Nota: miracoli = fatti straordinari.

95) A uno che si grattava le reni, e parte diceva:S’Amor non è, che dunque è quel ch’io sento?, gli fu risposto: E’ un pidocchio Amore, perché morde il padrone.

Nota: S’Amor non è, che dunque è quel ch’io sento? = verso di un sonetto del Petrarca.

96) Giostrandosi a questi dì,  et essendo caduto un giostrante, fu uno nella piazza che disse: Un bel cader tutta la vita honora.

Nota: Un bel…honore: è la scherzosa perifrasi di un altro verso del Petrarca: ch’un bel morir tutta la vita onora.

102) Braccio Martelli, ragionandosi di una donna attempata che si havea a maritare con buona dote, et alcuni dicendo: Ella ha tanto tempo, et altri: Ella n’ha più, disse: Quanto più tempo ha, tanto è miglior la dote.

106) Ragionandosi qual fusse migliore predicatore, disse messer Matteo Franco: E’ quel di Santo Spirito che ha tre uditori, e tutti gli altri ha convertiti.

111) Domandava Dante un contadino che hora fusse, il quale rozzamente rispondendogli che era hora d’andare a bere le bestie, gli disse: E tu che fai?

112) Messer Antonio da Cercina domandava un contadino che veniva da Firenze: Che si fa a Firenze? che si dice?
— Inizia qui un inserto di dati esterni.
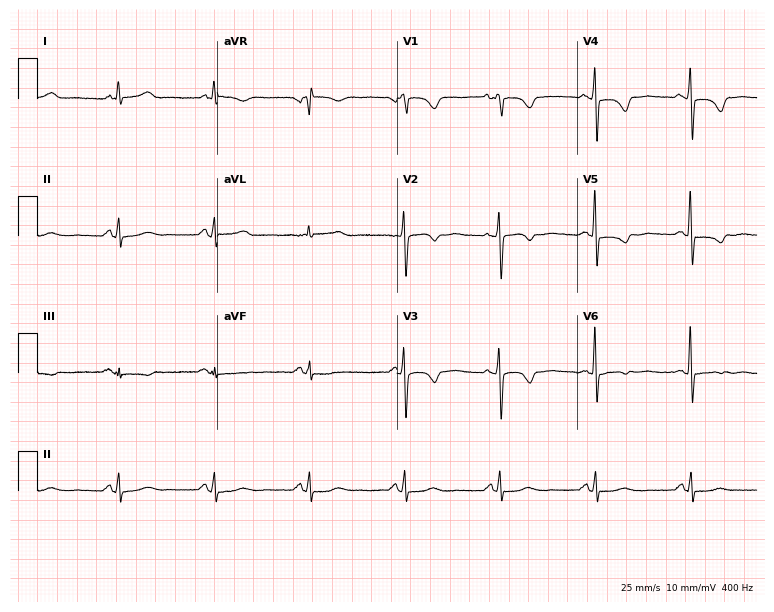
Standard 12-lead ECG recorded from a woman, 66 years old. Read as a normal ECG.
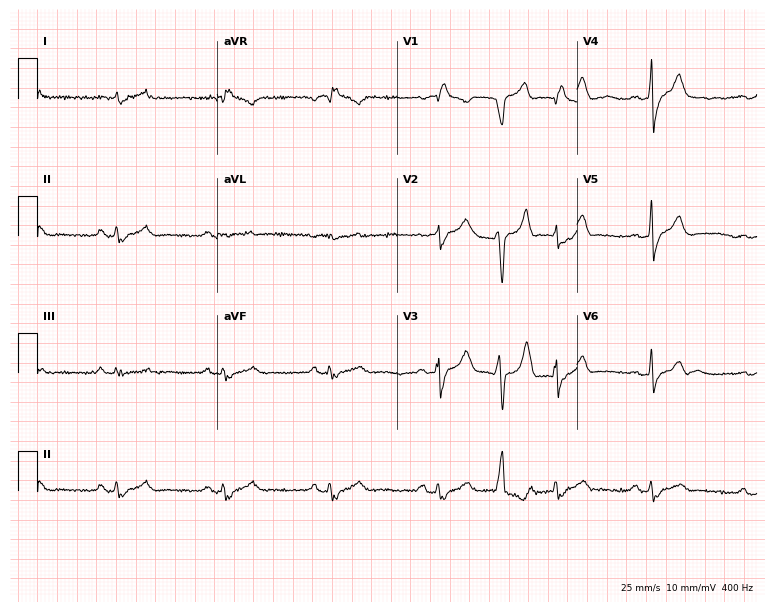
Resting 12-lead electrocardiogram. Patient: a man, 74 years old. None of these six findings is recorded: first-degree AV block, right bundle branch block, left bundle branch block, sinus bradycardia, atrial fibrillation, sinus tachycardia. Only these six findings were labelled.
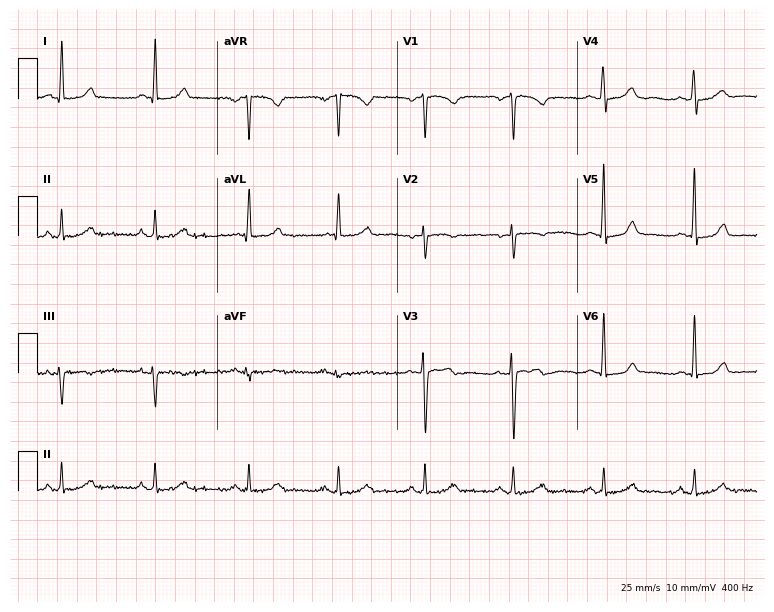
Electrocardiogram (7.3-second recording at 400 Hz), a 43-year-old female patient. Overall reading on record: normal ECG.

Dicci qualche bugia. E egli: Che voi siete un buon huomo.

119) Messer Rinaldo degli Albizi havea quattro figliuoli, de’ quali e tre n’erano ammogliati, e come buon fratelli facevano anchora delle mogli buona comunanza. Avvene che ‘l minore tolse e menò moglie, e subito fu tentata dal maggiore. La semplicetta fanciulla turbata se ne dolse con la moglie del maggiore, e quella rispose: Oihmè, sta cheta; chè io non so anchora qual si sia il mio!

125) Un vecchio abbracciava una fanciulla, e ripiegavasegli, e facendo la fanciulla qualche atto, egli disse: Fott’io male? E ella: Guardate pure di non fare male a voi; chè la punta è rivolta verso di voi.

Nota: ripiegavasegli = gli s’incurvava all’indietro, fatt’io = faccio io.

127) Galeotto da Narni grassissimo diceva che la moglie havea con lui doppio piacere in quel fatto: l’uno, quando le montava adosso, l’altro, quando ne smontava. Ma l’abbracciava di rado, perché gli costava sempre dieci ducati per boti che ella faceva, che egli non la schiacciasse.

Note: Galeotto Marzio, da Nardi, umanista, boti = voti, promesse.

142) Messer Bartolomeo medico Pistolese, huomo singolare, domandato perché in vecchiaia haveva tolta moglie, disse che a’ vecchi comincia a mancare il senno, e che, mentre fu giovane, e di buon sentimento, se n’era guardato; poi vecchio, come men savio, vi era inciampato.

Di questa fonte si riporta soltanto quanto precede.